Snyder’s lawyer, Bruce Zimet, said the case hasn’t been presented to a grand jury yet and that there are "significant facts" that point against indicting his client.

"He has literally saved the lives of many, many people who had gone through his facility in the past and were suffering from addiction issues," Zimet said. "We are hopeful that the government will keep an open mind and realize that while there’s a lot of abuse in the industry, Snyder is not one of those people who is an abuser."

Delray Beach

Southern Florida has the biggest concentration of residential treatment centers in the country -- hundreds are based mainly in single-family homes in and around Delray Beach, a small town in Palm Beach County, north of Miami. A December 2016 grand jury report commissioned by the State Attorney for Palm Beach County found addiction treatment centers to be rife with operators who use deceptive marketing, illegal patient brokering and fraudulent insurance claims to profit from addicts.

The report found treatment centers and half-way houses, known as sober homes, operate out of strip malls and house addicts recruited from around the country, charging their private insurers thousands of dollars a day for questionable treatment. Many residential facilities are “unsafe and overcrowded ‘flophouses’ where crimes like rape, theft, human trafficking, prostitution and illegal drug use are commonplace,” the report found. “Over the past decade, bad actors have been using these laws to hide exploitation of the very people these laws were meant to protect,” the report concluded.

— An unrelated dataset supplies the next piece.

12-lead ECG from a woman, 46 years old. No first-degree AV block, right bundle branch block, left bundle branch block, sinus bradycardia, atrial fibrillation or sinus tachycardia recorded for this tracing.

This year, the Florida legislature passed a law that seeks to regulate and prohibit deceptive marketing practices in opiate addiction treatment services.

‘Preying’ on People

The centers are "preying on some of the most vulnerable people," said Deb Herzog, a retired Anthem investigator and former prosecutor who examined such centers in California. "They’re not providing treatment and they’re collecting a lot of money."

Fraudulent claims became so rampant that Cigna, the fourth-biggest U.S. health insurer, quit Florida’s Obamacare market in the fall of 2015, ahead of the sign-up period for 2016 plans. At the time, the company blamed fraudulent and abusive practices by drug-treatment centers for driving up its costs.

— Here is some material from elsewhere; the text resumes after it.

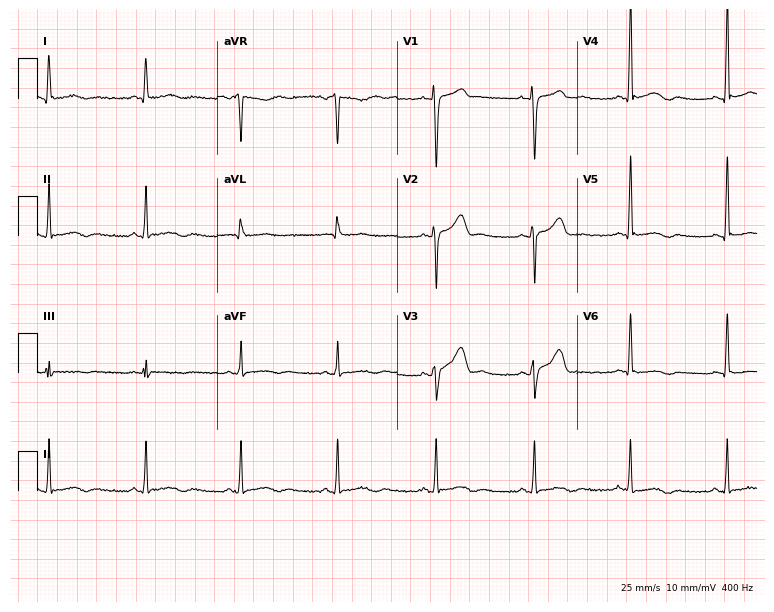
Standard 12-lead ECG recorded from a 42-year-old male patient (7.3-second recording at 400 Hz). None of these six findings is recorded: first-degree AV block, right bundle branch block, left bundle branch block, sinus bradycardia, atrial fibrillation, sinus tachycardia.

"You do not have to be a rocket scientist to defraud the insurance companies, they make it so easy," said Herzog. "The insurance company has no idea what services if any are being provided, there’s no itemization. In my humble opinion, that’s the insurance industry’s fault."

While Sessions plans to highlight the opioid treatment fraud, federal prosecutors have already brought cases in this space. In May, Kenneth Chatman, the owner of a Florida sober home, was sentenced to more than 27 years after pleading guilty to health-care fraud, money laundering and human trafficking. That case exposed a scheme where Chatman used drug addicts as sex slaves while receiving insurance money meant for treatment programs.